Incidentally, determining that an animal has TB is nothing to do with how they look, as Alice and Brendan said, the three reactors externally look very good!
I must acknowledge the input by Tim and Alice to the lambing; Alice has been a godsend. Also contributing have been Rosie, helping Alice with the bottle feeding, and Brendan who on Friday left London at the crack of dawn to play his familiar part in the cattle testing and moving. A great team all round.
Next week will continue to be about lambing, and also cleaning out the main barn. A tedious but necessary task. There will also be the need to ‘decontaminate’ – all part of the work required post the finding of TB.
As to the garden, though some flowers are fading, others are taking their place, including very vigorous purple honesty, a plant that has struggled a little to establish itself. In our garden in Bromsgrove the honesty grew freely but was always white. Our various apple trees are either in full bloom or merely at bud burst, obviously a joyous sight except for the niggling fear of a late frost. Despite our best efforts to keep them out, a rabbit has been seen. Happily, not before our holly hocks have grown on strongly.
Alice was the fortunate person to be the first to hear a cuckoo this year, so far, we have not heard one by the house.
I am sorry to have to tell you that though the crane breeding population nationally is apparently thriving, so far none have reached us. On the other hand, there can be no doubt that we once again have a barn owl hunting over the farm which is good news. We also have had our first sighting this week of a green woodpecker feeding on ants. Finally, and rather late, the bird boxes we had as a wedding anniversary present last year are now in place.
This week
I have to confess to being deeply frustrated by the self-imposed constraints on the length of these notes. There have been so many gems this week to share, from a range of American publications, aside from books I have been, and in some cases am still, reading.
The puzzle of the Easter bunny
One I will share because it contains a puzzle that has defeated me. For centuries, if not millennium, the hare has figured as an important symbol, particularly at Easter – incidentally a term it seems, restricted in use to the United Kingdom and Germany (Oestra according to Bede was an Anglo-Saxon saint, and Jacob Grimm of German folk story fame, though she would have been called Ostara in ancient German). Indeed, neolithic people buried a hare beside the body of a dead person, and for the Romans the hare was a sacred creature. Later in the 16th century came the notion of eggs, and both the English and Germans turned the hare into a delicacy to be eaten at Easter. Yet now we refer to the Easter bunny – why and when did the rabbit replace the hare?
Freedom
As a wedding present Anne’s grandmother gave me a copy of Rudolf Steiner’s seminal book “The Philosophy of Freedom”. I struggled with it then, though understand it a little better now. I had two basic problems in making sense of it and they were over the understanding of ‘freedom’ and who it was that Steiner was in dispute with on so many pages.

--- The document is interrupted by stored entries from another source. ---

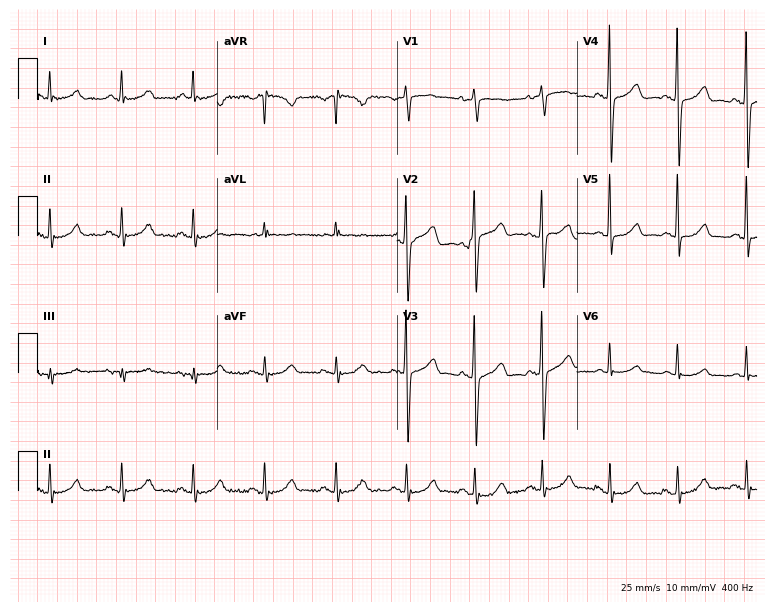
ECG — a 75-year-old woman. Screened for six findings — first-degree AV block, right bundle branch block (RBBB), left bundle branch block (LBBB), sinus bradycardia, atrial fibrillation (AF), sinus tachycardia — none is recorded.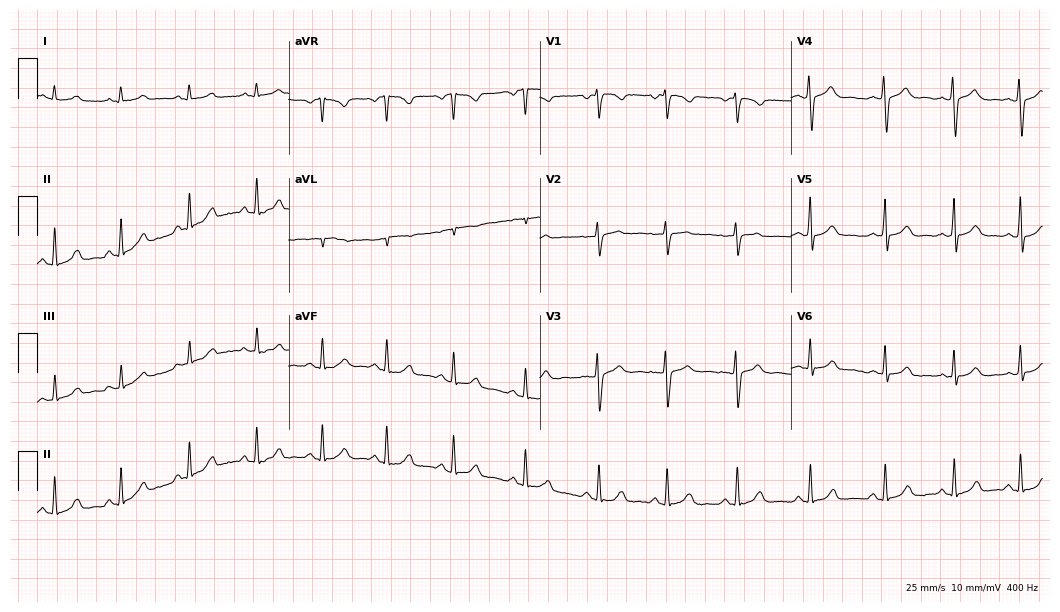
Electrocardiogram (10.2-second recording at 400 Hz), a 25-year-old woman. Overall reading on record: normal ECG.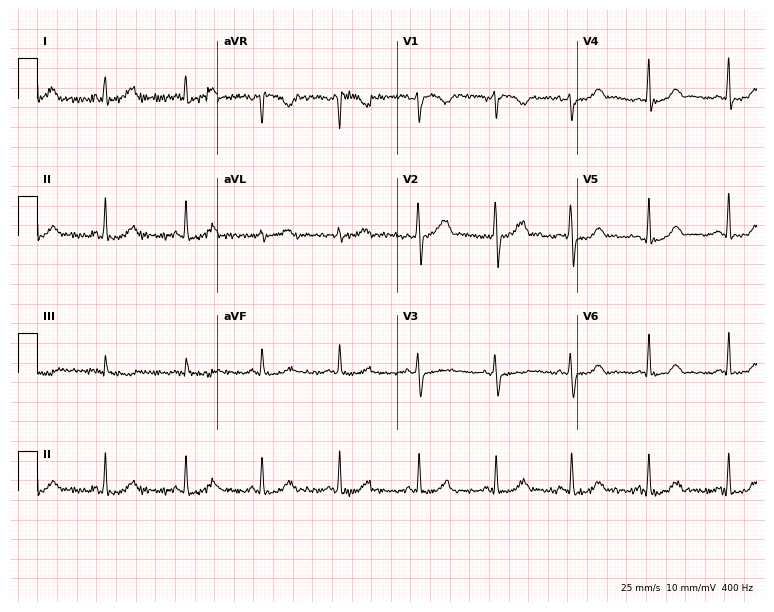
Standard 12-lead ECG recorded from a woman, 32 years old. Read as a normal ECG.

The latter I at last understood when in a second-hand bookshop shop in a small town in Somerset I came across a two-volume book devoted to the German philosophers of the 19th century. The vast majority of whom I had never heard of before, but having read both books, I had a better idea of whom Steiner was in dispute with and possibly even over what. It was I admit an eyeopener to discover how seriously Germans apparently took philosophy!
Secondly, I came to realise that ‘freedom’ as used by Steiner, and perhaps generally in Europe at that time, meant freedom to think.
While freedom as I understood it had nothing to do with what went on in people’s heads but solely referred to physical matters. It seemed very clear then to me and even more clear today, that what I think, is solely my business, though what I do think is something that is obviously influenced by internal and external influences, which assuming a degree of freewill, we will choose what to make of these. Looking back at life between 5 and 17, what irritated me most at church was being told what I ought to think and having no chance to ask the obvious questions such as why and where the evidence is.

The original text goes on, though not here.